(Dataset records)
[Start of section]

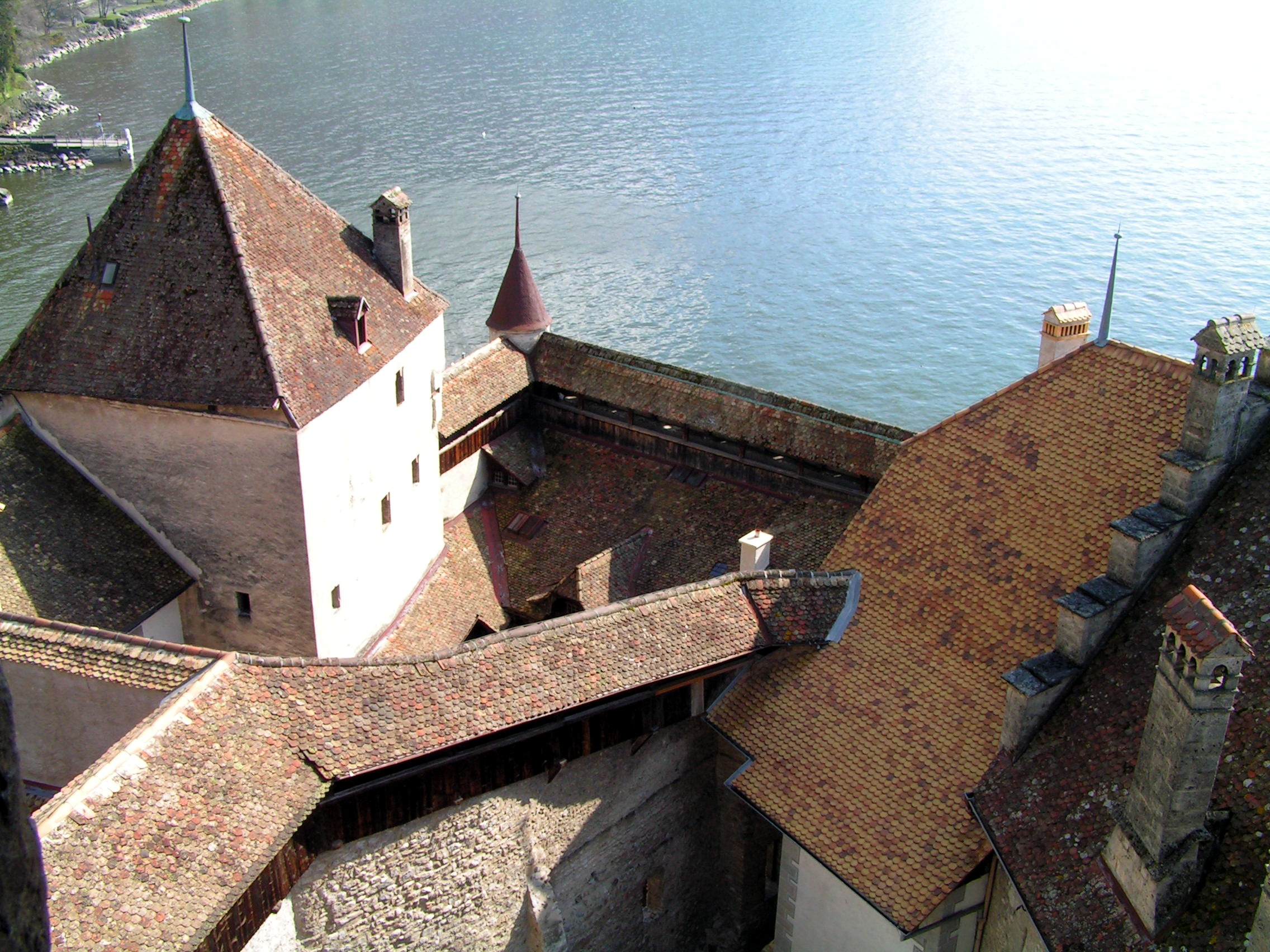 Ausblick vom Bergfried auf das Schloss Chillon, Veytaux-Montreux, Schweiz
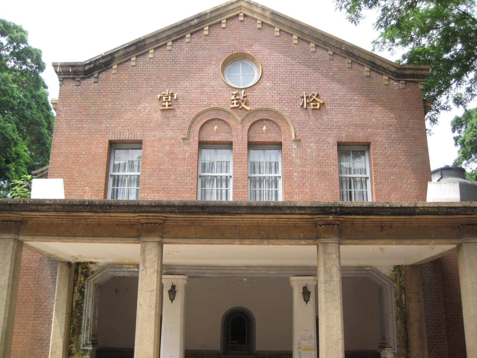 成功大學格致堂
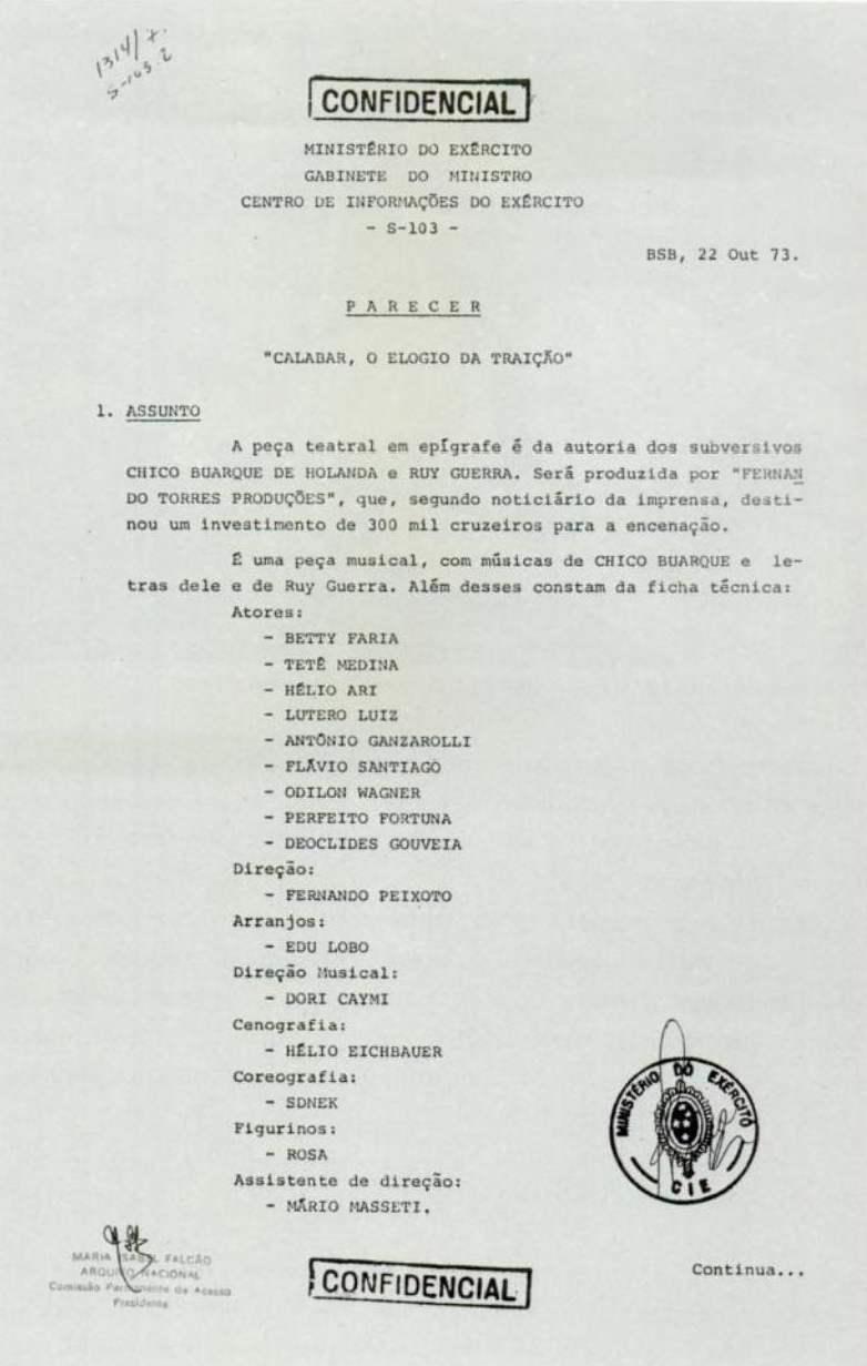 Parecer do Centro de Informações do Exército sobre a peça teatral Calabar: o Elogio da Traição.
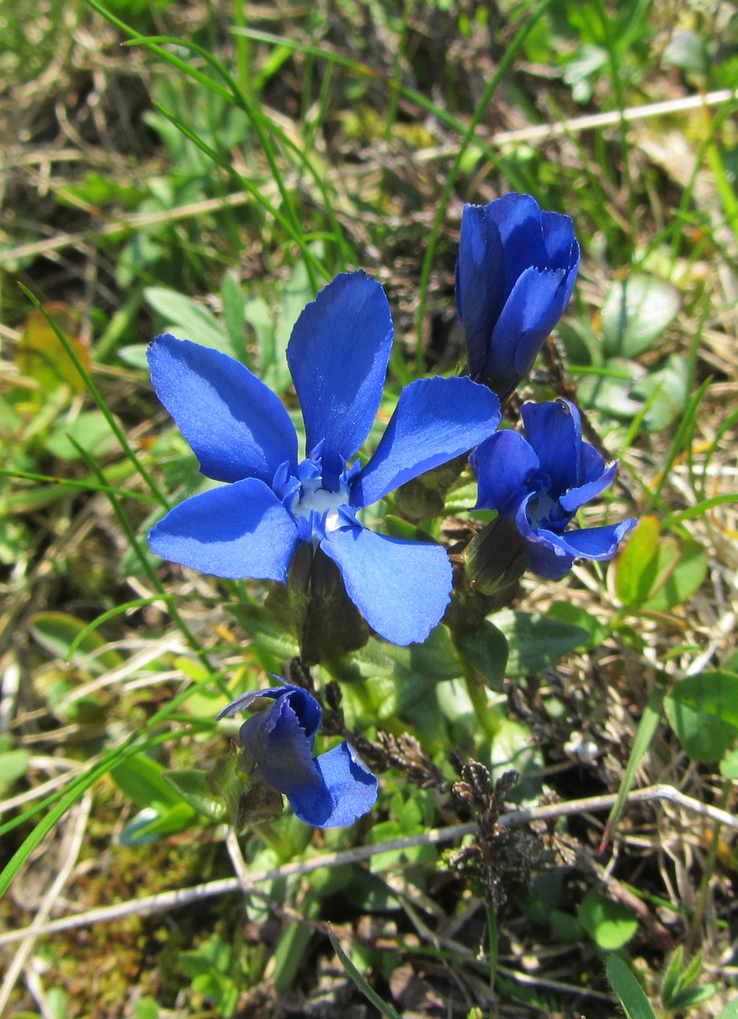 Frühlings-Enzian-Blüte
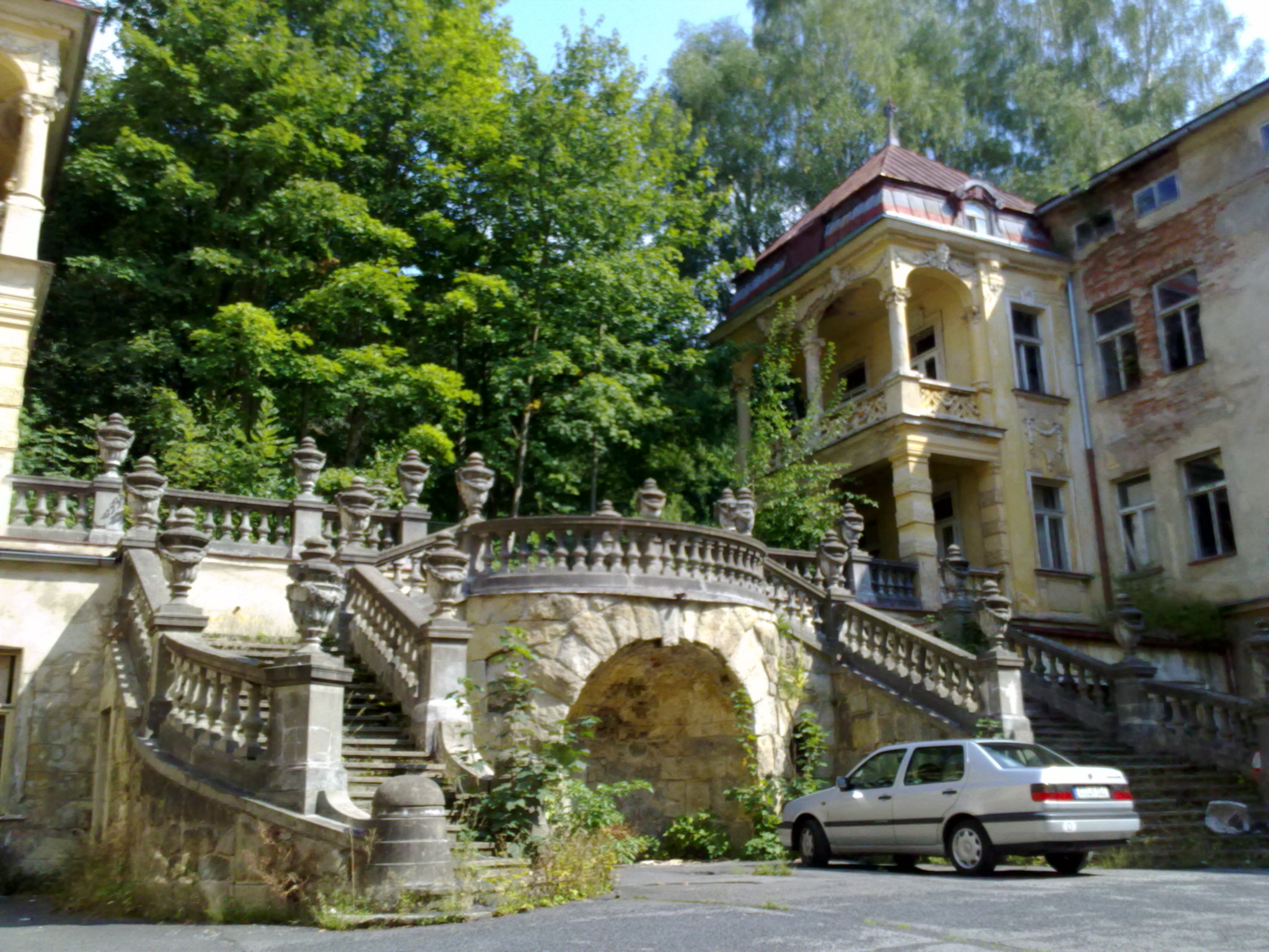 Lázeňský dům Weimar (Kavkaz), Mariánské Lázně, Goethovo náměstí 9/15

[End of section]

--- Your instructions ---
Only the pictures are to be omitted; the records above must otherwise be reproduced exactly.

--- The completed task ---
 Ausblick vom Bergfried auf das Schloss Chillon, Veytaux-Montreux, Schweiz
 成功大學格致堂
 Parecer do Centro de Informações do Exército sobre a peça teatral Calabar: o Elogio da Traição.
 Frühlings-Enzian-Blüte
 Lázeňský dům Weimar (Kavkaz), Mariánské Lázně, Goethovo náměstí 9/15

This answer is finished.